Second, the exhaustivity of automated processing. Automated processing cannot be a simple repetition of manual experience. We require the system to possess the capability of auto-learning. With the machine learning capability, the system can use the abnormal data related to alarms to develop its own capability of processing unknown problems.
In addition to pragmatic technologies, Liu also shared some specific customer examples to deepen the audience’s understanding.
The first example is AirAsia. Alibaba Cloud provides AirAsia with a global DCDN solution, which provides route optimization and tunneling services for dynamic data. The solution has helped AirAsia increase the response speed by 150%.
The second example is Tokopedia, the biggest online sales platform for customer to customer (C2C) business in Indonesia. Alibaba Cloud provides Tokopedia with a full-link Hypertext Transfer Protocol Secure (HTTPS) SCDN solution, which guarantees secure payments and achieves acceleration by more than 100%. Taking advantage of the Auto Scaling feature of Alibaba Cloud CDN, this solution has helped Tokopedia easily deal with burst traffic, which is dozens of times more than usual, in multiple sales promotions.
The third example is Toutiao, the fastest growing mobile Internet product in China. Besides Toutiao, the customer also offers TikTok (known as Douyin in China), Vigo Video (known as Huoshan in China), and other popular products based on its leading technical capabilities in the country. Alibaba Cloud CDN works together with the Toutiao technical team to establish an end-to-end (E2E) short video quality monitoring system. After overall optimization, the sum of the video stalling rate, interruption rate, and failure rate has been lowered to less than 1%.

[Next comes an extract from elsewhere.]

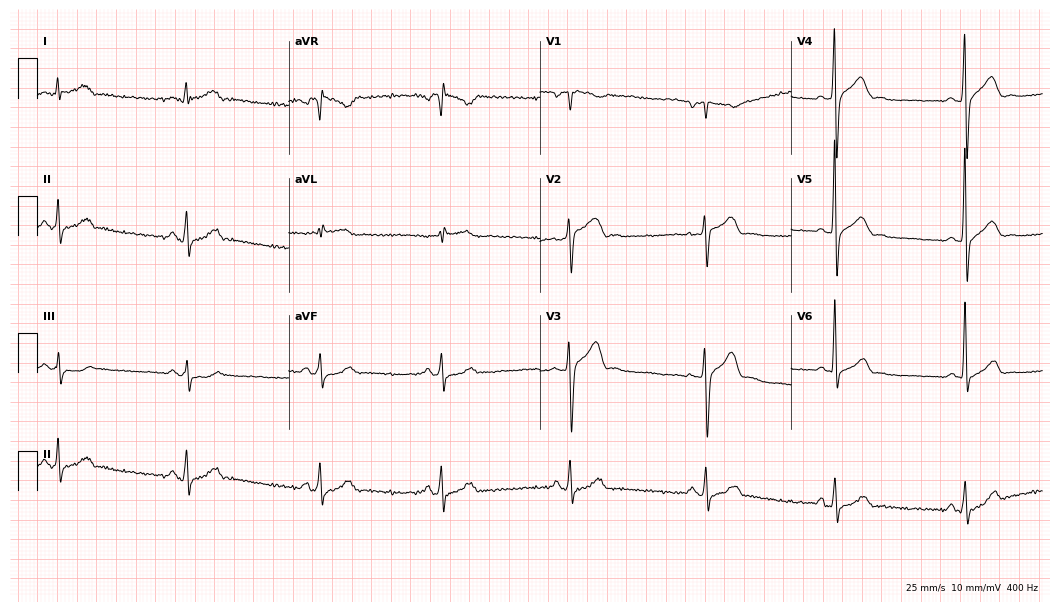
ECG (10.2-second recording at 400 Hz) — a 26-year-old male. Screened for six findings — first-degree AV block, right bundle branch block, left bundle branch block, sinus bradycardia, atrial fibrillation, sinus tachycardia — none is recorded.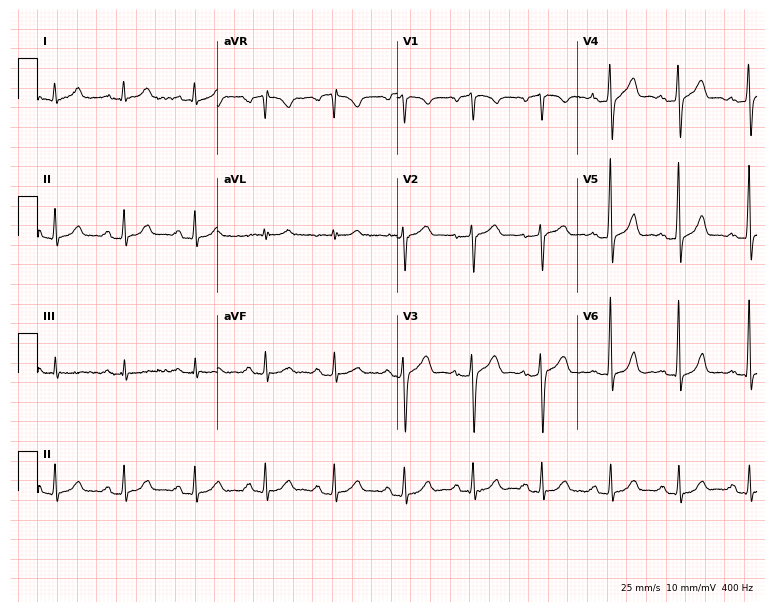
Standard 12-lead ECG recorded from a 57-year-old man. None of these six findings is recorded: first-degree AV block, right bundle branch block, left bundle branch block, sinus bradycardia, atrial fibrillation, sinus tachycardia. Findings outside these six are not listed.

The last example is Huya, a leading interactive live broadcast platform in China. Alibaba Cloud CDN and Huya have jointly implemented E2E full-link monitoring for live broadcast. The solution can monitor and locate live broadcast problems and causes in real time, to ensure users’ smooth experience of live broadcast on Huya.
At the end of the speech, Liu said, “Although we have done a lot of work to optimize the QoS, there is still a long way to go. We welcome all experts to join us and work together to build the best CDN in the world!”